Até mesmo comentaristas de redes de tevê consideradas mais liberais e pró-imigrante retrocederam na semana passada. Em uma mescla de arrogância e santa ingenuidade, qualidades que a cultura americana consegue juntar como poucas, um desses analistas se perguntava, em voz alta, ao vivo: “Como alguém que pediu a cidadania americana pode uma coisa dessas?”
Como se pedir a cidadania fosse, realmente, uma questão de amor à pátria. Como se a grande motivação dos imigrantes, que entram ilegalmente nos Estados Unidos e depois tentam, de diversas maneiras, conseguir a papelada para ficar no país legalmente, fosse a admiração pelo país e o desejo de se tornarem norte-americanos. Eles custam um pouco a entender que para muitos tudo não passa de uma medida prática e de sobrevivência.
Entre os vários imigrantes brasileiros que conheci pelo país afora, nos últimos 25 anos, a principal razão para se legalizar por aqui está longe, muito longe… muito ao sul da Flórida.
Quase todos querem os documentos em dia para poder ir de férias ao Brasil, visitar a família, matar as saudades. Mas não querem perder o emprego, a fonte de renda, a possibilidade de trabalhar e garantir a sobrevivência. E muito menos atravessar a fronteira a pé novamente, arriscar a vida para voltar.
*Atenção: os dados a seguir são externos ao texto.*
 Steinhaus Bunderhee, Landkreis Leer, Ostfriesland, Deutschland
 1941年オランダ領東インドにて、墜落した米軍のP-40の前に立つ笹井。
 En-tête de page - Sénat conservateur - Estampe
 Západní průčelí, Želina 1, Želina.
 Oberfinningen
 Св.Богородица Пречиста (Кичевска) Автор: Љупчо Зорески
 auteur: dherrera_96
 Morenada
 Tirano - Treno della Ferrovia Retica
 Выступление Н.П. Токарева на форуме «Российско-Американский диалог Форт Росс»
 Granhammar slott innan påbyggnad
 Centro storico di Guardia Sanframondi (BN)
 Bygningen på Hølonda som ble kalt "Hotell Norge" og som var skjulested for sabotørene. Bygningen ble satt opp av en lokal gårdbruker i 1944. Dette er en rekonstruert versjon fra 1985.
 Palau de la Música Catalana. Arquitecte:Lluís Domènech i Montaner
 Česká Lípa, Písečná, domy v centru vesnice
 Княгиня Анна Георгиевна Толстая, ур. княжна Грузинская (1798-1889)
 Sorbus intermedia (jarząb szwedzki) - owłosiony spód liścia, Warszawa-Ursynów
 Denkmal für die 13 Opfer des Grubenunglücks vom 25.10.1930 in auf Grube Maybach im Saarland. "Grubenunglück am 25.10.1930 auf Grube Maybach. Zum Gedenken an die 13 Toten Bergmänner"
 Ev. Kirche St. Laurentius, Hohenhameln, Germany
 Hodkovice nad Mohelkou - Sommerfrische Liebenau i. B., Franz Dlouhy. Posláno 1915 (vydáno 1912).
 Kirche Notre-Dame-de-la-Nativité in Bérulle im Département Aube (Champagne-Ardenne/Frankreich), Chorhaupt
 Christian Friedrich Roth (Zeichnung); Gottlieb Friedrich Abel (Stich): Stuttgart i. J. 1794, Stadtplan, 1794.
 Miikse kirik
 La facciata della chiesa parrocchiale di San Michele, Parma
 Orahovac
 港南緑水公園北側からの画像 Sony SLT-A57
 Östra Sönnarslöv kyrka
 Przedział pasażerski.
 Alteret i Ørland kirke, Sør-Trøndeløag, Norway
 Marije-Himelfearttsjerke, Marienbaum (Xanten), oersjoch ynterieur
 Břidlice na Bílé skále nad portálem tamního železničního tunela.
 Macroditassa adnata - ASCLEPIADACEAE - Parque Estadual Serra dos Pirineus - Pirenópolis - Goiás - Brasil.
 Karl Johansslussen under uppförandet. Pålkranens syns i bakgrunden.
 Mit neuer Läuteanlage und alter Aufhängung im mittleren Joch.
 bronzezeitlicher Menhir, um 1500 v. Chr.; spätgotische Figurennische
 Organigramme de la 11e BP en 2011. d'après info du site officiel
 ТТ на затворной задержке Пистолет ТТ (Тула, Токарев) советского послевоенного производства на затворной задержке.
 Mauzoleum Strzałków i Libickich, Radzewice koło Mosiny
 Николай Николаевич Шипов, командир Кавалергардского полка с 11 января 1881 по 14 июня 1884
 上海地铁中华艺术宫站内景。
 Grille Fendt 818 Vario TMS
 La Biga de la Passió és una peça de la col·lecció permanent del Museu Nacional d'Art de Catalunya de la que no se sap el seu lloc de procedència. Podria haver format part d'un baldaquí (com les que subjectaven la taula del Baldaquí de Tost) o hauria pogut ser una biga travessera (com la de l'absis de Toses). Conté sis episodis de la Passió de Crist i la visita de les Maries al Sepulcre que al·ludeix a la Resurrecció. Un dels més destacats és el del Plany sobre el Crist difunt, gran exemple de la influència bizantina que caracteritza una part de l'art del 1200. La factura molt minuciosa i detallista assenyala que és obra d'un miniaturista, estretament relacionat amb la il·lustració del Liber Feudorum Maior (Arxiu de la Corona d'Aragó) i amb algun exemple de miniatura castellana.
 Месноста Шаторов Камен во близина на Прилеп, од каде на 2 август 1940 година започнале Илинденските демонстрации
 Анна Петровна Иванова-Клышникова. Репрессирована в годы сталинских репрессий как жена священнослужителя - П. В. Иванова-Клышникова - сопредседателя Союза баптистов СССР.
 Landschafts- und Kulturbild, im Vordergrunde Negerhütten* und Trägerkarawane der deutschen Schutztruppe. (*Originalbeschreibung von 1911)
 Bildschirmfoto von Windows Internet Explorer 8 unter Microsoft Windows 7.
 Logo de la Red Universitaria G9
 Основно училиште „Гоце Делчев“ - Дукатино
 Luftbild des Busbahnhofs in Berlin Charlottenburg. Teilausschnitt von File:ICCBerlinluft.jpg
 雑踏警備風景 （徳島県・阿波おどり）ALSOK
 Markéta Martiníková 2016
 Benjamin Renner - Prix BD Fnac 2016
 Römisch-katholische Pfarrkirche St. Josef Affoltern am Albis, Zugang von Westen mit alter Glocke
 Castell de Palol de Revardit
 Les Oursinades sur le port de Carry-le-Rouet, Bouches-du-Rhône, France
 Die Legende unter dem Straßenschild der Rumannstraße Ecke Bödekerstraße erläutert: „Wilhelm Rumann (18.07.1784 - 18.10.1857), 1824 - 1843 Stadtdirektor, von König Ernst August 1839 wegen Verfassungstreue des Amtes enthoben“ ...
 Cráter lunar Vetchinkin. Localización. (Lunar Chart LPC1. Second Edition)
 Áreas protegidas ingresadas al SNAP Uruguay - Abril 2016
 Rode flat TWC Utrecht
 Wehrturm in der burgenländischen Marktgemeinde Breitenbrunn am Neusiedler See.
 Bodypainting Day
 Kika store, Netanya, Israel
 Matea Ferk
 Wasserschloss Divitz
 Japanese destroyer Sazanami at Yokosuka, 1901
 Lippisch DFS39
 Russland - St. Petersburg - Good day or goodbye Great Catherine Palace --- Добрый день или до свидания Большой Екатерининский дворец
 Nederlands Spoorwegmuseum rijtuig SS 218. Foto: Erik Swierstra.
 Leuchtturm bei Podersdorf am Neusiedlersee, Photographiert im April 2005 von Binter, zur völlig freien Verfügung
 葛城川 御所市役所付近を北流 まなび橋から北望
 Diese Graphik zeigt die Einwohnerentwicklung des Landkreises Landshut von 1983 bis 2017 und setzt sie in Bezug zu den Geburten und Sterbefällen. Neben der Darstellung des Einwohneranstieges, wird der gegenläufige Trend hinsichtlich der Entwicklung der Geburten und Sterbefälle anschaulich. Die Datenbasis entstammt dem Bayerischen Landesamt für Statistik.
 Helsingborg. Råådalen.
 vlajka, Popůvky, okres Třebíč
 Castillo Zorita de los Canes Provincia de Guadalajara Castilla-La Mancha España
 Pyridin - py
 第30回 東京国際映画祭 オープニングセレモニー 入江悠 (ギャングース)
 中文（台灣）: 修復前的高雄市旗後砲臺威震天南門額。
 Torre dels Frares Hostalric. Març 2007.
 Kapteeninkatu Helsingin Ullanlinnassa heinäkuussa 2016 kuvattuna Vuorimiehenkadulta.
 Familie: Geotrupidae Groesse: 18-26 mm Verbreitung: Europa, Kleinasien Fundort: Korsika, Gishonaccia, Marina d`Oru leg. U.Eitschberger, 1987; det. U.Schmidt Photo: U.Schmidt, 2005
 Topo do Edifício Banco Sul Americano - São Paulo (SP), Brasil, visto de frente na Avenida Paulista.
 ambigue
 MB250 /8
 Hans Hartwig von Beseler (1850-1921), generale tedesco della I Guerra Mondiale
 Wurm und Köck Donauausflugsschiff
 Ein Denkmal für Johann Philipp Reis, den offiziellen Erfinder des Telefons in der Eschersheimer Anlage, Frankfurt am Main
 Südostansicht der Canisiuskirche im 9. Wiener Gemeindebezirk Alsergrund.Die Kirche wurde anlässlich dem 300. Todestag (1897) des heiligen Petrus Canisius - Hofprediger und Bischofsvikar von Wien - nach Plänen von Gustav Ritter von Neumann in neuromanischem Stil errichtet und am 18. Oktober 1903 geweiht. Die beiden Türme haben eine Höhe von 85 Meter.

De 2008 para cá, muita coisa mudou. Muitos voltaram para casa quando a crise econômica apertou e o primeiro setor atingido foi a construção civil, onde muitos brasileiros trabalham. Sem a garantia de renda de antes, vários concluíram que já não valia a pena ficar longe de casa, dos amigos e da família.
Mas para os que ficaram, e se animaram com a possibilidade de legalização que a lei poderia trazer, mesmo num prazo longo, de até dez anos, acho que vem por aí um balde de água fria.